Stubby

From ArchWiki

Stubby is an application that acts as a local DNS Privacy stub resolver (using DNS-over-TLS). Stubby encrypts DNS queries sent from a client machine (desktop or laptop) to a DNS Privacy resolver increasing end user privacy.

Installation

Install the stubby package.

Configuration

To configure stubby, perform the following steps:

Select resolver

Upon installation, Stubby has some default resolvers. They can be found and edited in /etc/stubby/stubby.yml. You can use the defaults, uncomment one of prewritten resolvers or find another resolver from this list.

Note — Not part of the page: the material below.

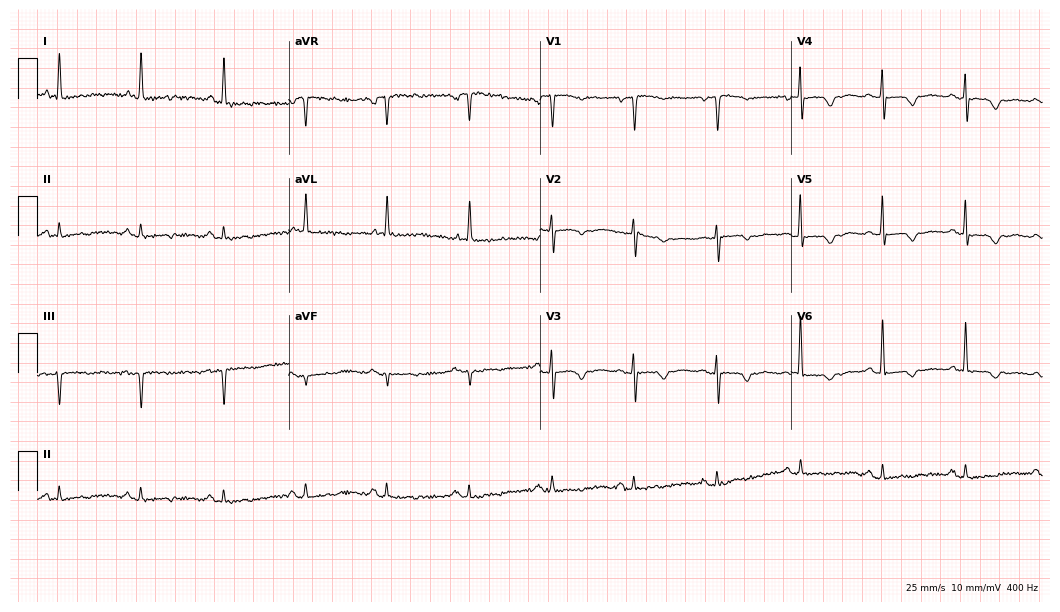
Standard 12-lead ECG recorded from an 85-year-old female patient (10.2-second recording at 400 Hz). None of these six findings is recorded: first-degree AV block, right bundle branch block, left bundle branch block, sinus bradycardia, atrial fibrillation, sinus tachycardia. Only these six findings were labelled.
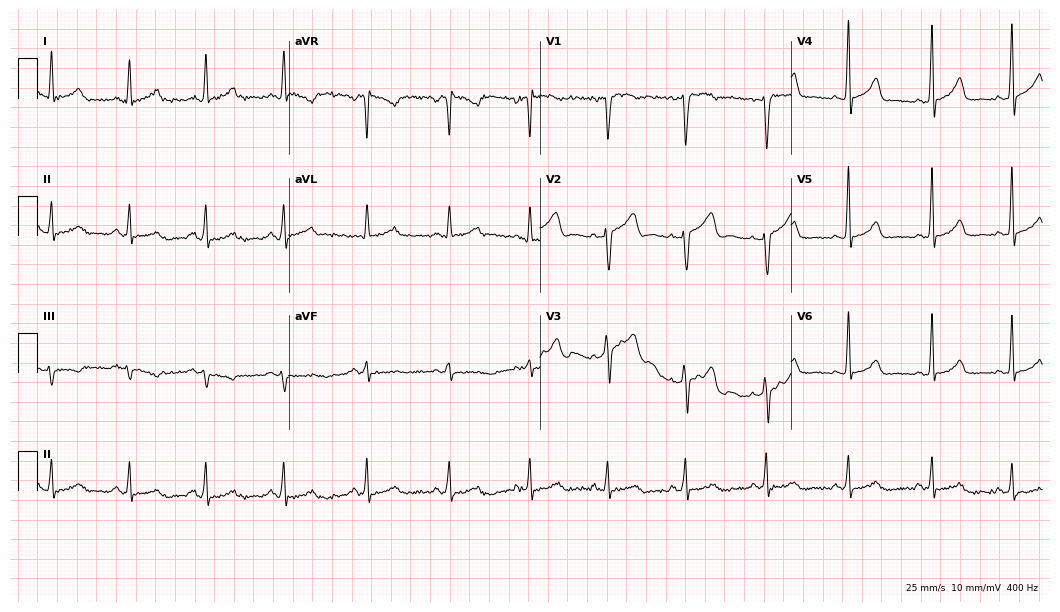
Electrocardiogram, a 43-year-old female. Overall reading on record: normal ECG.

Example of a valid resolver configuration:

upstream_recursive_servers:

# The Surfnet/Sinodun servers
 - address_data: 145.100.185.15
    tls_auth_name: "dnsovertls.sinodun.com"
    tls_pubkey_pinset:
      - digest: "sha256"
        value: 62lKu9HsDVbyiPenApnc4sfmSYTHOVfFgL3pyB+cBL4=

# The Cloudflare server
- address_data: 1.1.1.1
    tls_port: 853
    tls_auth_name: "cloudflare-dns.com"

When you get warn log complaining wrong tls_pubkey_pinset, the tls_pubkey_pinset value may be wrong and the value of the tls_pubkey_pinset can be generated with:

$ echo | openssl s_client -connect address_data:tls_port 2>/dev/null | openssl x509 -pubkey -noout | openssl pkey -pubin -outform der | openssl dgst -sha256 -binary | openssl enc -base64
Note: For further information on configuring Stubby see Configuring Stubby.

Modify resolv.conf

After selecting a resolver, modify the resolv.conf file and replace the current set of resolver addresses with address for localhost:

/etc/resolv.conf
nameserver ::1
nameserver 127.0.0.1
options trust-ad

Other programs may overwrite this setting; see resolv.conf#Overwriting of /etc/resolv.conf for details.

Start systemd service

Finally, start and enable the stubby.service.

Tips and tricks

Local DNS cache configuration

Stubby does not have a built-in DNS cache, therefore every single query is transmitted and resolved, which can slow down connections. Setting up a dns cache requires installing and configuring a seperate dns cacher.

Change port

In order to forward to a local DNS cache, Stubby should listen on a port different from the default 53, since the DNS cache itself needs to listen on 53 and query Stubby on a different port. Port number 53000 is used as an example in this section. In this example, the port number is larger than 1024 so stubby is not required to be run by root.

Edit the value of listen_addresses in /etc/stubby/stubby.yml as follows:

listen_addresses:
  - 127.0.0.1@53000
  -  0::1@53000
dnsmasq

Configure dnsmasq as a local DNS cache. The basic configuration to work with Stubby is the following:

/etc/dnsmasq.conf
no-resolv
proxy-dnssec
server=::1#53000
server=127.0.0.1#53000
listen-address=::1,127.0.0.1

Restart dnsmasq.service to apply the changes.

Other DNS cachers

For more dns cachers, see DNSCrypt#Local DNS cache configuration. The configurations should be similar if not identical.